Figure 1. Classic photos of Archelon in ventral and dorsal views.

Figure 1. Classic photos of Archelon in ventral and dorsal views.

After testing
in the large reptile tree (LRT, 1802+ taxa) Archelon (Figs. 1, 2) nests firmly with Macrochelys, the alligator snapping turtle (Fig. 3). That’s why Archelon is not related to living sea turtles and perhaps why it’s terrestrial origin has remained a mystery until now.

Once again, testing taxa together that have never been tested together before sometimes recovers such unexpected, but inevitable results.

When you see the skulls together
(Figs. 2, 3), the relationship seems obvious. Most turtles do not extend their premaxilla like a hawk beak, but Archelon and snapping turtles do. The skull suture patterns are also distinct from other turtles and shared between only these two of all other turtles tested in the LRT.

Figure 2. Skull of Archelon with colors identifying bones. Compare to Macrochelys in figure 3.

Figure 2. Skull of Archelon with colors identifying bones. Compare to Macrochelys in figure 3.

In the ancient and dangerous Niobrara Sea covering much of North America,
it took a giant, mean-old snapping turtle with flippers to survive in a seaway full of other giant monster reptiles.

Figure 3. Macrochelys skull in three views with colors added to bones. Compare to Archelon in figure 2.

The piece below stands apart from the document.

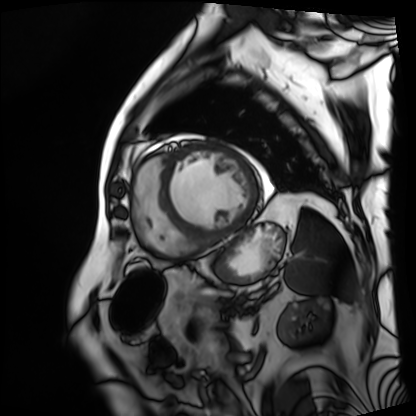
modality: cardiac MRI | subject group: patient.

Figure 3. Macrochelys skull in three views with colors added to bones. Compare to Archelon in figure 2. Image from Catalogue of shield reptiles in the collection of the British Museum.

Archelon ischyros
 (Wieland 1896; Late Cretaceous; 4.6m or 15 feet in length; Figs 1,2) is the largest turtle ever documented. Along with ProtostegusArchelon is traditionally considered a member of the Protostegidae. In the LRT Archelon nests with Macrochelys, the alligator snapping turtle (Fig. 3). Distinct from Macrochelys, the naris opens dorsally in Archelon.

Figure 4. Macrochelys skeleton documenting the origin of the open ribs with small fenestrations.

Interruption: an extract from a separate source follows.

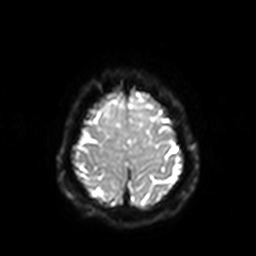
| field | value |
|---|---|
| modality | 3 Tesla brain MRI |
| series | diffusion-weighted imaging with SENSE (WIP) |
| study | ring-enhancing brain masses |

Figure 4. Macrochelys skeleton documenting the origin of the open ribs with small fenestrations.

Archelon is distinct from and parrallel to
other sea turtles, all of which have a shorter, transverse premaxilla and different skull bone patterns (e.g. Fig. 4). Previous workers had already removed protostegids from other sea turtles, but then stopped there. The Archelon relationship to snapping turtles was not tested or known until now. If proposed previously, please send a citation so I can promote it here.

A leathery carapace,
like that of Dermochelys, covered the similarly open ribs of Archelon (Fig. 1), but the two tax are not related. Dermochelys is closer to sea turtles with a traditional hard-shelled carapace.

Figure 4. Skulls of Dermochelys, the extant leatherback turtle. The skull pattern here is distinct from patterns in Archelon and other snapping turtles (above).

Figure 4. Skulls of Dermochelys, the extant leatherback turtle. The skull pattern here is distinct from patterns in Archelon and other snapping turtles (above).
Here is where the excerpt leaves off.